A razão real para isso é que nós recebemos muitas visitas ou visitamos lugares onde as pessoas nos dão presentes e, portanto, foi uma forma que nós encontramos gentil de retribuir com uma gravata que tem o símbolo do Supremo Tribunal Federal. Modéstia à parte, ficou muito bonitinha, afirmou o ministro.
Os registros fashion do STF têm ainda outros desdobramentos. Durante o julgamento da denúncia feita pela Procuradoria-Geral da República (PGR) contra o ex-presidente Jair Bolsonaro (PL), no final do mês de março, Alexandre de Moraes viralizou por usar uma gravata da Hermès no modelo Lapindragon Tie.
Disponível por R$ 1,5 mil no site oficial da requintada grife francesa, conhecida pela produção das seletas bolsas Birkin, o acessório chamou a atenção - e gerou discussões sobre seu significado - por possuir em sua estampa a imagem de um coelho fugindo de um dragão que cospe fogo.

E essa não foi a primeira vez que Moraes se destacou por estar grifado. Há quatro meses, uma foto do ministro utilizando um relógio de luxo, da Patek Philippe, ganhou repercussão.
O modelo 5711G, de ouro branco e com pulseira de couro de crocodilo, deu o que falar por custar, atualmente, cerca de R$ 400 mil. Com fabricação descontinuada em 2011, época em que era comercializado por R$ 170 mil, hoje é possível comprá-lo apenas por meio de revendedores.
Vale destacar ainda que, além da marca suíça citada anteriormente, itens da Rolex e da Omega já apareceram nos pulsos de Alexandre.
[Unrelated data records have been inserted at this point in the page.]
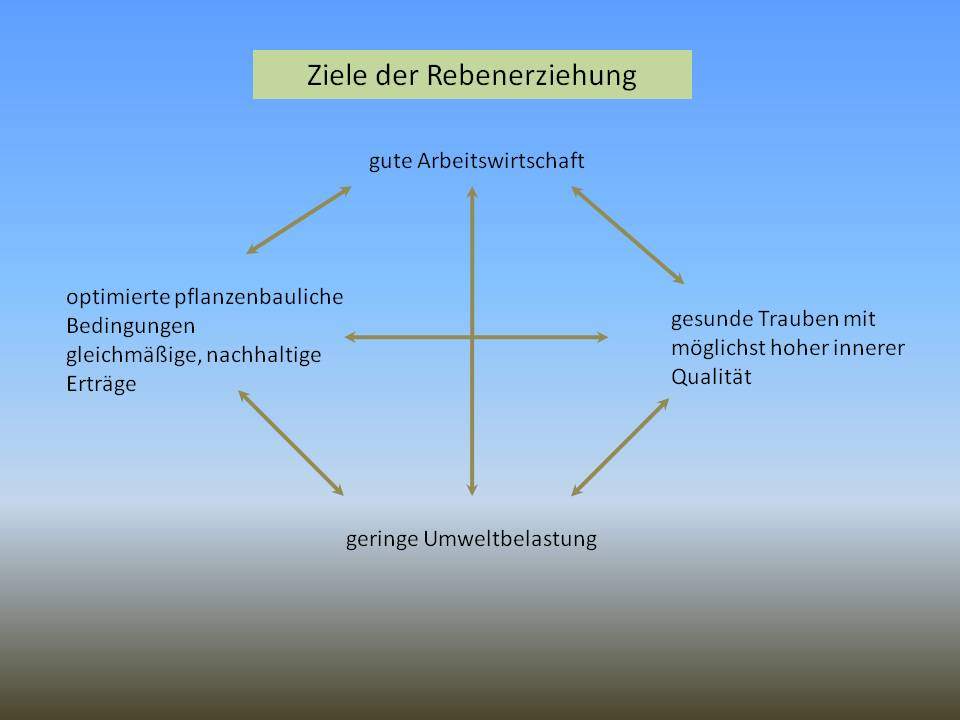 Ziele der Reberziehung - Übersicht
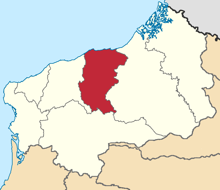 Mapa localizacor del cantón Río Verde, Esmeraldas, Ecuador
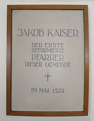 1812-1813 von Hans Conrad Bluntschi erbaut
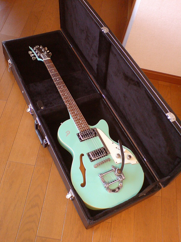 Duesenberg Guitar
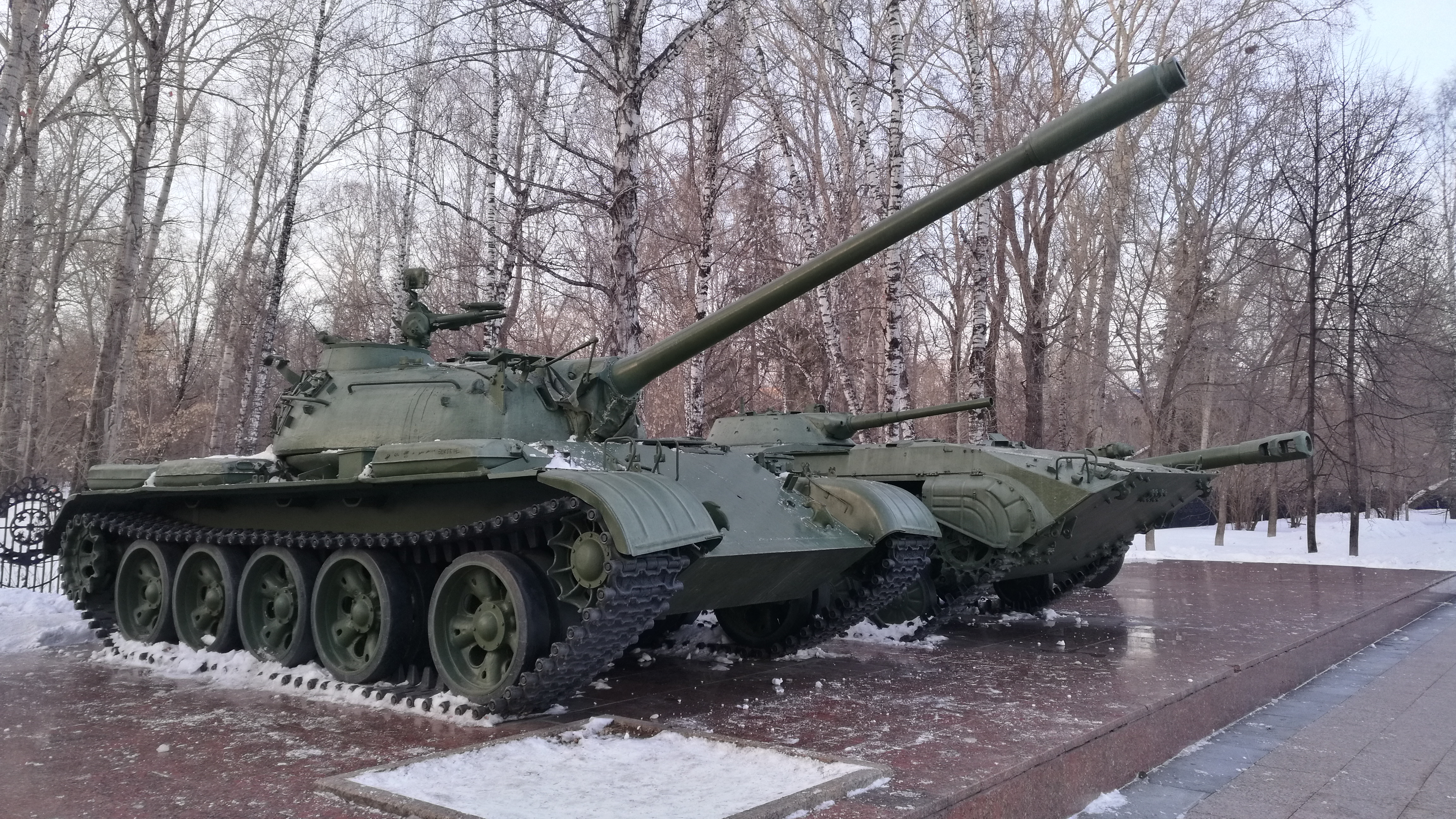 Militeknikaĵoj sur Placo de Memoro. Tjumeno, Rusio.
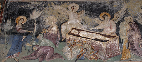 Фреска „Воскресение“ во манастирот во Старо Нагоричане, кумановско, Македонија

Além do luxo e ostentação, a moda no Supremo também marcou rupturas. Em 2007, Carmen Lúcia "quebrou a tradição" e apareceu de calças em uma sessão plenária.

A peça, proibida para mulheres no STF até 2000, já carregava, desde quase um século antes, a marca da liberdade feminina — um símbolo consagrado por Coco Chanel. "A moda é sempre um reflexo da época, mas se a época for estúpida, esqueçam-na", disse uma vez a estilista. Carmen, ao que tudo indica, seguiu o conselho.